Set down, exactly and only, everything from the line containing "Maciej Aleksy Dawidowski" down to the line containing "Prinz Eitel Friedrich" in the data below; the pictures are not part of the copy.

Start of Exercise materials

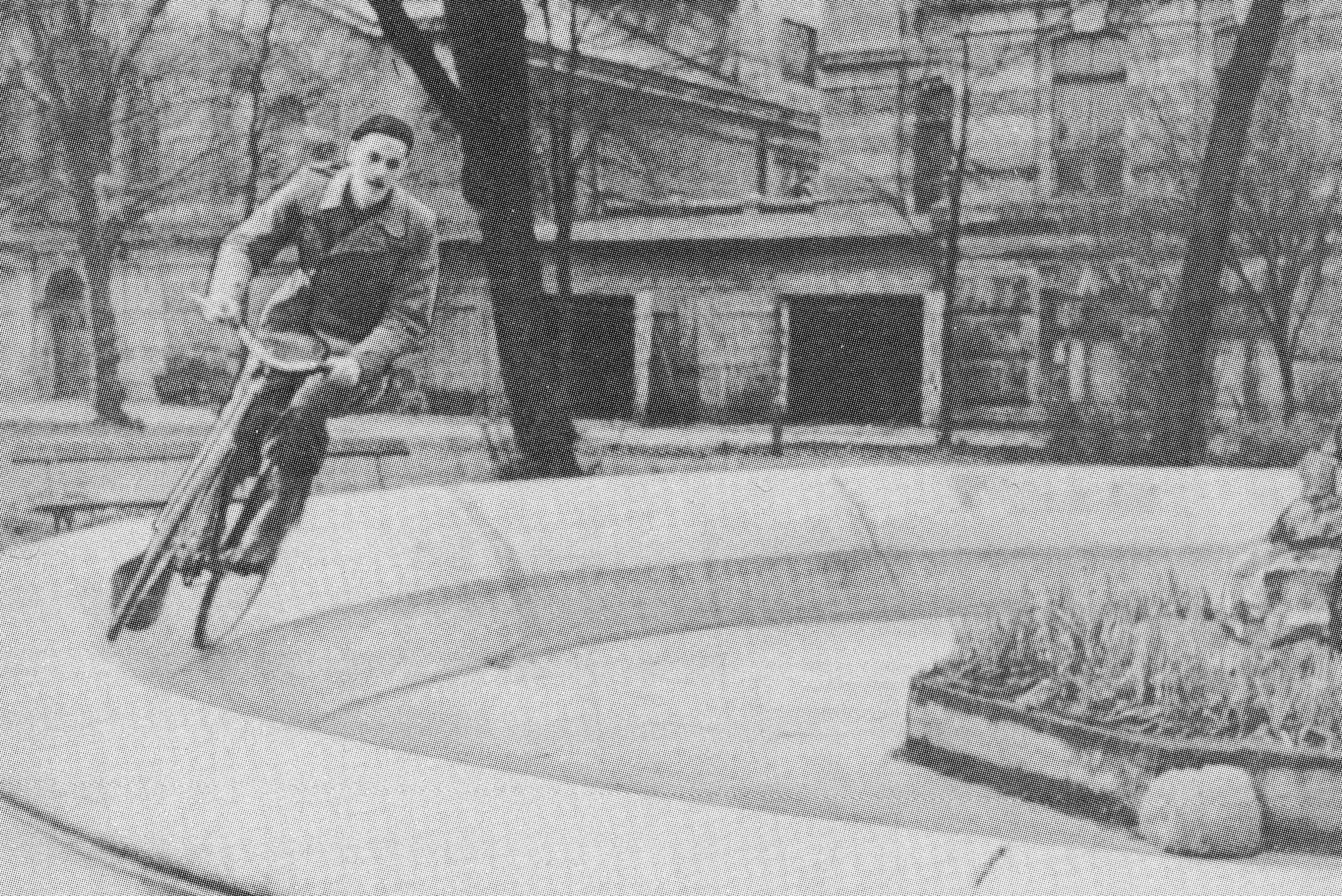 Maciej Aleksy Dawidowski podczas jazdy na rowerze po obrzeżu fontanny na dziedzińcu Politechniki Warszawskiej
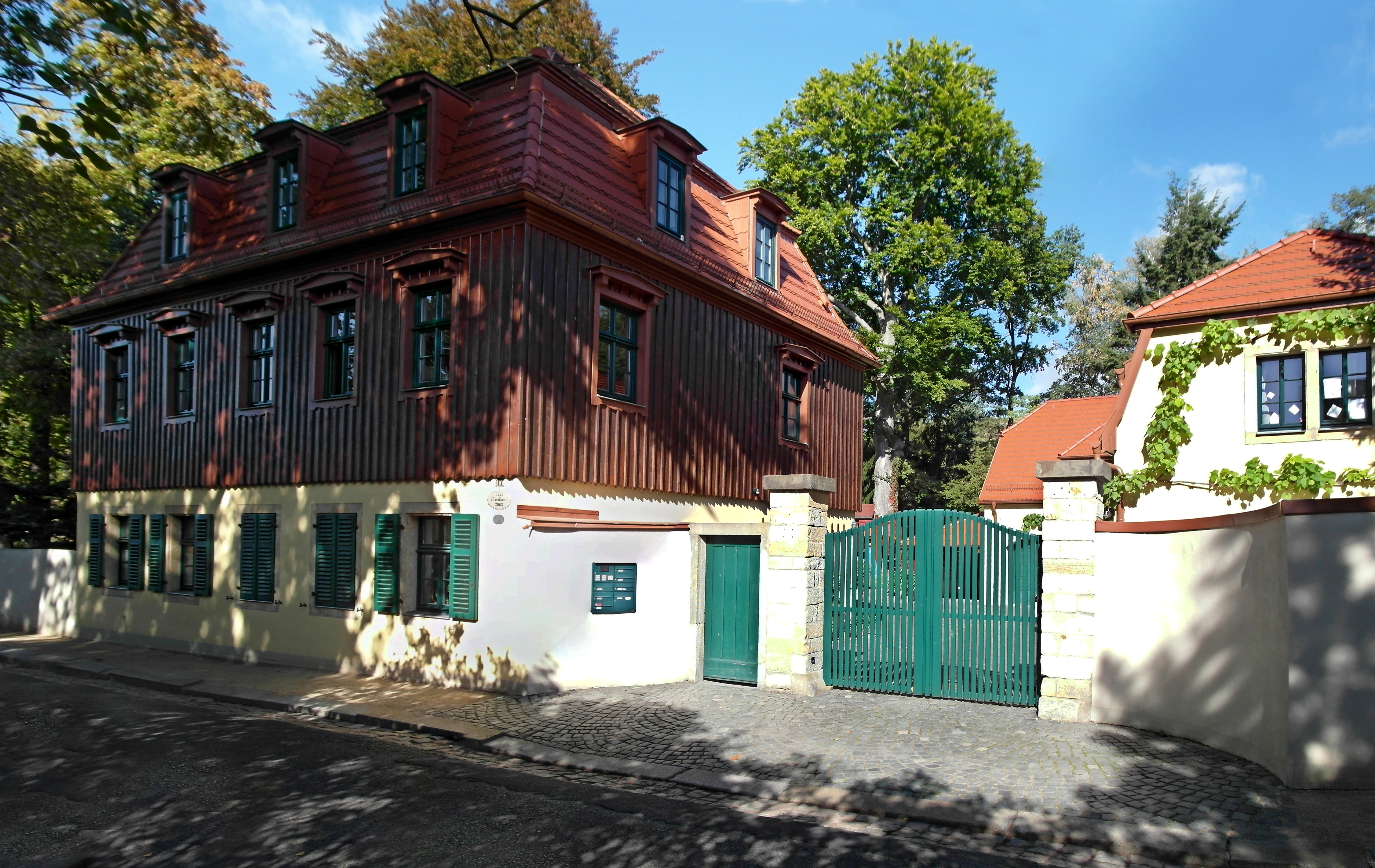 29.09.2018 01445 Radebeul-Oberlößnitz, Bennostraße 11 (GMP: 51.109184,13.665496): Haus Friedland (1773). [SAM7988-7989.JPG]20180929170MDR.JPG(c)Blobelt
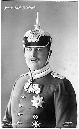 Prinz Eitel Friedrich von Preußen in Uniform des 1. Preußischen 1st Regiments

End of Exercise materials
Start of Exercise materials

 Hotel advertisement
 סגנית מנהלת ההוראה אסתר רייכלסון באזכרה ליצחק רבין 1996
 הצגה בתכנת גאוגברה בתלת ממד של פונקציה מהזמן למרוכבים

End of Exercise materials
Start of Exercise materials

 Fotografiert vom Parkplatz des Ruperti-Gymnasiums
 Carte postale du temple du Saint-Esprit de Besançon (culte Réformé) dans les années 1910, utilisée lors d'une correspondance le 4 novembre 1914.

End of Exercise materials

Answer space:
 Maciej Aleksy Dawidowski podczas jazdy na rowerze po obrzeżu fontanny na dziedzińcu Politechniki Warszawskiej
 29.09.2018 01445 Radebeul-Oberlößnitz, Bennostraße 11 (GMP: 51.109184,13.665496): Haus Friedland (1773). [SAM7988-7989.JPG]20180929170MDR.JPG(c)Blobelt
 Prinz Eitel Friedrich von Preußen in Uniform des 1. Preußischen 1st Regiments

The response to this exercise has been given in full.